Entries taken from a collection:
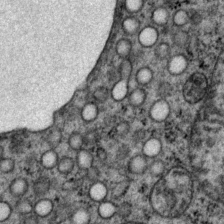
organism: P. pacificus
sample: Pharynx
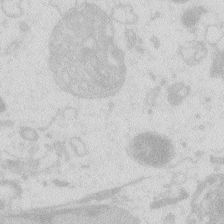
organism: Zebrafish
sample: Macrophage
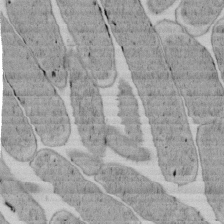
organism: E. coli
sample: Bacterial nucleoid
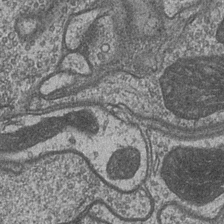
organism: Drosophila
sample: Optic medulla
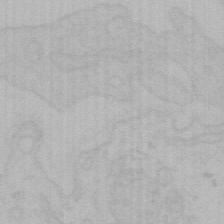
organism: Mouse
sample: Choroid plexus
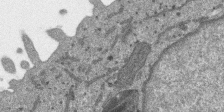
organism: Human
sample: Lung epithelial cells infected with SARS-CoV-2
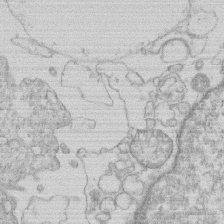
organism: Human
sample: Macrophage cells
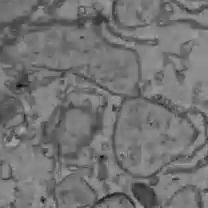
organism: C57BL Mouse
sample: Liver
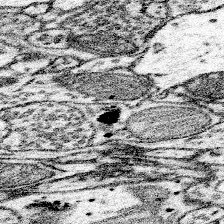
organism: Mouse
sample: Somatosensory cortex neuropil
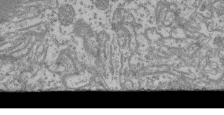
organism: Mouse
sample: Glomerulus
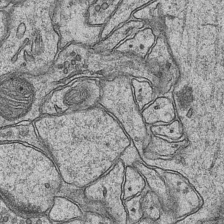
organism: Mouse
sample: CA1 Hippocampus
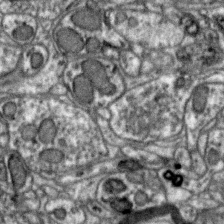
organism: Zebra finch
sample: Brain
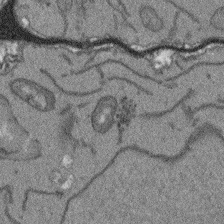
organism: Arabidopsis thaliana
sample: Root tip
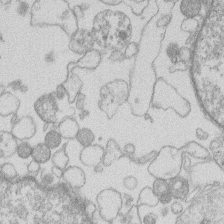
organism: Human
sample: Macrophage cells
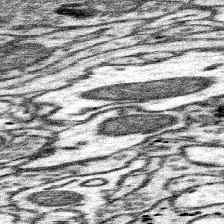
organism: Mouse
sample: Somatosensory cortex neuropil
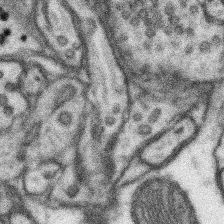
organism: Mouse
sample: Somatosensory cortex neuropil
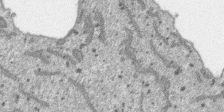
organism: Human
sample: Lung epithelial cells infected with SARS-CoV-2
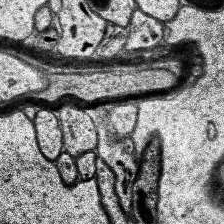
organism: Human
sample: Temporal Lobe
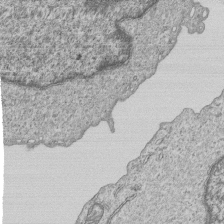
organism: Human
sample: MDA-MB-231 cells
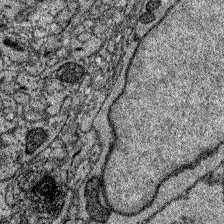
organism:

» **EXERCISE BRIEF**
Only the lines from the one holding "organism: Drosophila" through the end of the data are to be printed, exactly as they stand and with no pictures.

» **ANSWER BELOW**
organism: Drosophila
sample: Optic medulla
organism: Mouse
sample: Choroid plexus
organism: Human
sample: Lung epithelial cells infected with SARS-CoV-2
organism: Human
sample: Macrophage cells
organism: C57BL Mouse
sample: Liver
organism: Mouse
sample: Somatosensory cortex neuropil
organism: Mouse
sample: Glomerulus
organism: Mouse
sample: CA1 Hippocampus
organism: Zebra finch
sample: Brain
organism: Arabidopsis thaliana
sample: Root tip
organism: Human
sample: Macrophage cells
organism: Mouse
sample: Somatosensory cortex neuropil
organism: Mouse
sample: Somatosensory cortex neuropil
organism: Human
sample: Lung epithelial cells infected with SARS-CoV-2
organism: Human
sample: Temporal Lobe
organism: Human
sample: MDA-MB-231 cells
organism:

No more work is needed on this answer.